▸ **Task to complete**:
Exclude the pictures, then repeat the remaining data exactly.

▸ **Record set**:
□ □ □ □ □ □ □
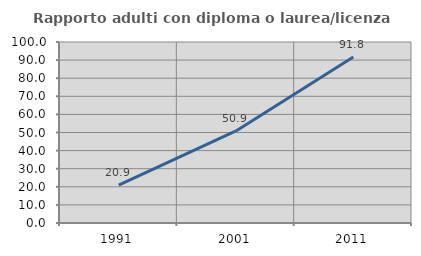
| Category | Rapporto adulti con diploma o laurea/licenza media  |
|---|---|
| 1991.0 | 20.946 |
| 2001.0 | 50.857 |
| 2011.0 | 91.758 |
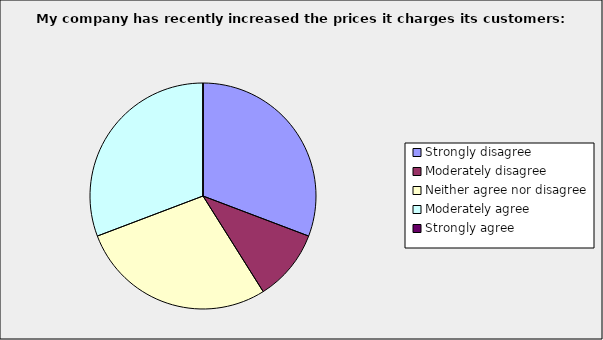
| Category | Series 0 |
|---|---|
| Strongly disagree | 0.308 |
| Moderately disagree | 0.103 |
| Neither agree nor disagree | 0.282 |
| Moderately agree | 0.308 |
| Strongly agree | 0 |
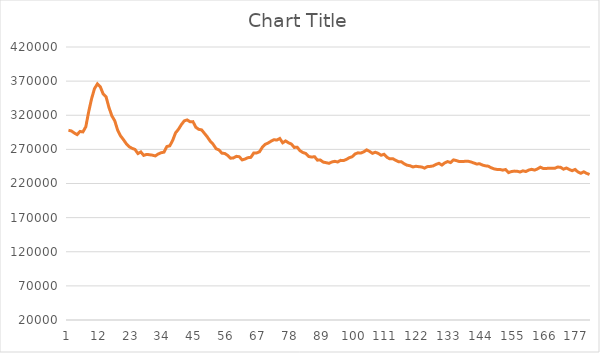
| Category | Series 0 |
|---|---|
| 0 | 297964.998 |
| 1 | 297012.06 |
| 2 | 294040.535 |
| 3 | 291604.831 |
| 4 | 296290.349 |
| 5 | 295606.906 |
| 6 | 303206.904 |
| 7 | 325331.27 |
| 8 | 344352.305 |
| 9 | 359026.06 |
| 10 | 365916.051 |
| 11 | 361746.52 |
| 12 | 351108.574 |
| 13 | 346934.266 |
| 14 | 331265.971 |
| 15 | 319104.1 |
| 16 | 311810.081 |
| 17 | 298048.905 |
| 18 | 289764.104 |
| 19 | 284246.057 |
| 20 | 278180.213 |
| 21 | 273760.758 |
| 22 | 271535.258 |
| 23 | 269875.906 |
| 24 | 263882.644 |
| 25 | 266226.644 |
| 26 | 261178.74 |
| 27 | 262648.972 |
| 28 | 262155.462 |
| 29 | 261490.604 |
| 30 | 260400.562 |
| 31 | 263198.457 |
| 32 | 265061.824 |
| 33 | 265908.636 |
| 34 | 274214.075 |
| 35 | 275185.517 |
| 36 | 283124.218 |
| 37 | 294235.881 |
| 38 | 299391.416 |
| 39 | 306247.781 |
| 40 | 311711.309 |
| 41 | 313130.222 |
| 42 | 310486.028 |
| 43 | 310646.66 |
| 44 | 302406.564 |
| 45 | 299383.21 |
| 46 | 298545.065 |
| 47 | 293338.007 |
| 48 | 288095.512 |
| 49 | 281828.005 |
| 50 | 277392.499 |
| 51 | 270961.186 |
| 52 | 269142.183 |
| 53 | 264449.834 |
| 54 | 263969.184 |
| 55 | 261131.985 |
| 56 | 257060.637 |
| 57 | 257486.172 |
| 58 | 259808.573 |
| 59 | 259220.579 |
| 60 | 254528.787 |
| 61 | 255899.715 |
| 62 | 257847.102 |
| 63 | 258298.933 |
| 64 | 264622.801 |
| 65 | 264748.24 |
| 66 | 266496.99 |
| 67 | 273270.248 |
| 68 | 277466.944 |
| 69 | 279364.12 |
| 70 | 282004.574 |
| 71 | 284170.132 |
| 72 | 283643.449 |
| 73 | 285946.246 |
| 74 | 279643.142 |
| 75 | 282428.951 |
| 76 | 279647.159 |
| 77 | 277856.252 |
| 78 | 272840.006 |
| 79 | 273205.341 |
| 80 | 267969.387 |
| 81 | 265373.79 |
| 82 | 263994.334 |
| 83 | 259570.84 |
| 84 | 258711.756 |
| 85 | 259285.532 |
| 86 | 254228.124 |
| 87 | 254470.18 |
| 88 | 251330.175 |
| 89 | 250548.198 |
| 90 | 249517.681 |
| 91 | 251579.78 |
| 92 | 252483.108 |
| 93 | 251543.777 |
| 94 | 253911.058 |
| 95 | 253555.058 |
| 96 | 255256.448 |
| 97 | 257785.886 |
| 98 | 259253.268 |
| 99 | 263284.186 |
| 100 | 264925.641 |
| 101 | 264597.251 |
| 102 | 266390.922 |
| 103 | 269215.967 |
| 104 | 267047.79 |
| 105 | 264191.667 |
| 106 | 265804.704 |
| 107 | 264177.3 |
| 108 | 261411.786 |
| 109 | 262766.62 |
| 110 | 258472.694 |
| 111 | 256101.123 |
| 112 | 256398.184 |
| 113 | 254070.145 |
| 114 | 251934.691 |
| 115 | 251852.404 |
| 116 | 248819.94 |
| 117 | 246782.747 |
| 118 | 246010.898 |
| 119 | 244240.208 |
| 120 | 245237.558 |
| 121 | 244623.56 |
| 122 | 244227.492 |
| 123 | 242529.003 |
| 124 | 244730.037 |
| 125 | 245079.106 |
| 126 | 245791.255 |
| 127 | 248040.572 |
| 128 | 249591.227 |
| 129 | 247000.426 |
| 130 | 250257.482 |
| 131 | 252131.002 |
| 132 | 250689.418 |
| 133 | 254589.247 |
| 134 | 253591.828 |
| 135 | 252208.925 |
| 136 | 252149.804 |
| 137 | 252500.094 |
| 138 | 252681.734 |
| 139 | 251576.829 |
| 140 | 250145.272 |
| 141 | 248547.806 |
| 142 | 248959.075 |
| 143 | 247034.25 |
| 144 | 245896.551 |
| 145 | 245376.12 |
| 146 | 243086.522 |
| 147 | 241444.456 |
| 148 | 240639.245 |
| 149 | 240638.172 |
| 150 | 239556.333 |
| 151 | 240506.766 |
| 152 | 235971.296 |
| 153 | 237454.826 |
| 154 | 238141.754 |
| 155 | 237952.22 |
| 156 | 236826.137 |
| 157 | 238543.383 |
| 158 | 237563.754 |
| 159 | 239743.953 |
| 160 | 240754.67 |
| 161 | 239630.84 |
| 162 | 241335.702 |
| 163 | 243906.66 |
| 164 | 241983.33 |
| 165 | 241950.03 |
| 166 | 242501.994 |
| 167 | 242251.126 |
| 168 | 242300.047 |
| 169 | 244146.303 |
| 170 | 243675.664 |
| 171 | 240986.144 |
| 172 | 242684.833 |
| 173 | 240498.409 |
| 174 | 238736.947 |
| 175 | 240605.024 |
| 176 | 236861.402 |
| 177 | 234958.872 |
| 178 | 237141.274 |
| 179 | 234842.936 |
| 180 | 233205.569 |
□ □ □ □ □ □ □
▸ **Exercise result**:
| Category | Rapporto adulti con diploma o laurea/licenza media  |
|---|---|
| 1991.0 | 20.946 |
| 2001.0 | 50.857 |
| 2011.0 | 91.758 |
| Category | Series 0 |
|---|---|
| Strongly disagree | 0.308 |
| Moderately disagree | 0.103 |
| Neither agree nor disagree | 0.282 |
| Moderately agree | 0.308 |
| Strongly agree | 0 |
| Category | Series 0 |
|---|---|
| 0 | 297964.998 |
| 1 | 297012.06 |
| 2 | 294040.535 |
| 3 | 291604.831 |
| 4 | 296290.349 |
| 5 | 295606.906 |
| 6 | 303206.904 |
| 7 | 325331.27 |
| 8 | 344352.305 |
| 9 | 359026.06 |
| 10 | 365916.051 |
| 11 | 361746.52 |
| 12 | 351108.574 |
| 13 | 346934.266 |
| 14 | 331265.971 |
| 15 | 319104.1 |
| 16 | 311810.081 |
| 17 | 298048.905 |
| 18 | 289764.104 |
| 19 | 284246.057 |
| 20 | 278180.213 |
| 21 | 273760.758 |
| 22 | 271535.258 |
| 23 | 269875.906 |
| 24 | 263882.644 |
| 25 | 266226.644 |
| 26 | 261178.74 |
| 27 | 262648.972 |
| 28 | 262155.462 |
| 29 | 261490.604 |
| 30 | 260400.562 |
| 31 | 263198.457 |
| 32 | 265061.824 |
| 33 | 265908.636 |
| 34 | 274214.075 |
| 35 | 275185.517 |
| 36 | 283124.218 |
| 37 | 294235.881 |
| 38 | 299391.416 |
| 39 | 306247.781 |
| 40 | 311711.309 |
| 41 | 313130.222 |
| 42 | 310486.028 |
| 43 | 310646.66 |
| 44 | 302406.564 |
| 45 | 299383.21 |
| 46 | 298545.065 |
| 47 | 293338.007 |
| 48 | 288095.512 |
| 49 | 281828.005 |
| 50 | 277392.499 |
| 51 | 270961.186 |
| 52 | 269142.183 |
| 53 | 264449.834 |
| 54 | 263969.184 |
| 55 | 261131.985 |
| 56 | 257060.637 |
| 57 | 257486.172 |
| 58 | 259808.573 |
| 59 | 259220.579 |
| 60 | 254528.787 |
| 61 | 255899.715 |
| 62 | 257847.102 |
| 63 | 258298.933 |
| 64 | 264622.801 |
| 65 | 264748.24 |
| 66 | 266496.99 |
| 67 | 273270.248 |
| 68 | 277466.944 |
| 69 | 279364.12 |
| 70 | 282004.574 |
| 71 | 284170.132 |
| 72 | 283643.449 |
| 73 | 285946.246 |
| 74 | 279643.142 |
| 75 | 282428.951 |
| 76 | 279647.159 |
| 77 | 277856.252 |
| 78 | 272840.006 |
| 79 | 273205.341 |
| 80 | 267969.387 |
| 81 | 265373.79 |
| 82 | 263994.334 |
| 83 | 259570.84 |
| 84 | 258711.756 |
| 85 | 259285.532 |
| 86 | 254228.124 |
| 87 | 254470.18 |
| 88 | 251330.175 |
| 89 | 250548.198 |
| 90 | 249517.681 |
| 91 | 251579.78 |
| 92 | 252483.108 |
| 93 | 251543.777 |
| 94 | 253911.058 |
| 95 | 253555.058 |
| 96 | 255256.448 |
| 97 | 257785.886 |
| 98 | 259253.268 |
| 99 | 263284.186 |
| 100 | 264925.641 |
| 101 | 264597.251 |
| 102 | 266390.922 |
| 103 | 269215.967 |
| 104 | 267047.79 |
| 105 | 264191.667 |
| 106 | 265804.704 |
| 107 | 264177.3 |
| 108 | 261411.786 |
| 109 | 262766.62 |
| 110 | 258472.694 |
| 111 | 256101.123 |
| 112 | 256398.184 |
| 113 | 254070.145 |
| 114 | 251934.691 |
| 115 | 251852.404 |
| 116 | 248819.94 |
| 117 | 246782.747 |
| 118 | 246010.898 |
| 119 | 244240.208 |
| 120 | 245237.558 |
| 121 | 244623.56 |
| 122 | 244227.492 |
| 123 | 242529.003 |
| 124 | 244730.037 |
| 125 | 245079.106 |
| 126 | 245791.255 |
| 127 | 248040.572 |
| 128 | 249591.227 |
| 129 | 247000.426 |
| 130 | 250257.482 |
| 131 | 252131.002 |
| 132 | 250689.418 |
| 133 | 254589.247 |
| 134 | 253591.828 |
| 135 | 252208.925 |
| 136 | 252149.804 |
| 137 | 252500.094 |
| 138 | 252681.734 |
| 139 | 251576.829 |
| 140 | 250145.272 |
| 141 | 248547.806 |
| 142 | 248959.075 |
| 143 | 247034.25 |
| 144 | 245896.551 |
| 145 | 245376.12 |
| 146 | 243086.522 |
| 147 | 241444.456 |
| 148 | 240639.245 |
| 149 | 240638.172 |
| 150 | 239556.333 |
| 151 | 240506.766 |
| 152 | 235971.296 |
| 153 | 237454.826 |
| 154 | 238141.754 |
| 155 | 237952.22 |
| 156 | 236826.137 |
| 157 | 238543.383 |
| 158 | 237563.754 |
| 159 | 239743.953 |
| 160 | 240754.67 |
| 161 | 239630.84 |
| 162 | 241335.702 |
| 163 | 243906.66 |
| 164 | 241983.33 |
| 165 | 241950.03 |
| 166 | 242501.994 |
| 167 | 242251.126 |
| 168 | 242300.047 |
| 169 | 244146.303 |
| 170 | 243675.664 |
| 171 | 240986.144 |
| 172 | 242684.833 |
| 173 | 240498.409 |
| 174 | 238736.947 |
| 175 | 240605.024 |
| 176 | 236861.402 |
| 177 | 234958.872 |
| 178 | 237141.274 |
| 179 | 234842.936 |
| 180 | 233205.569 |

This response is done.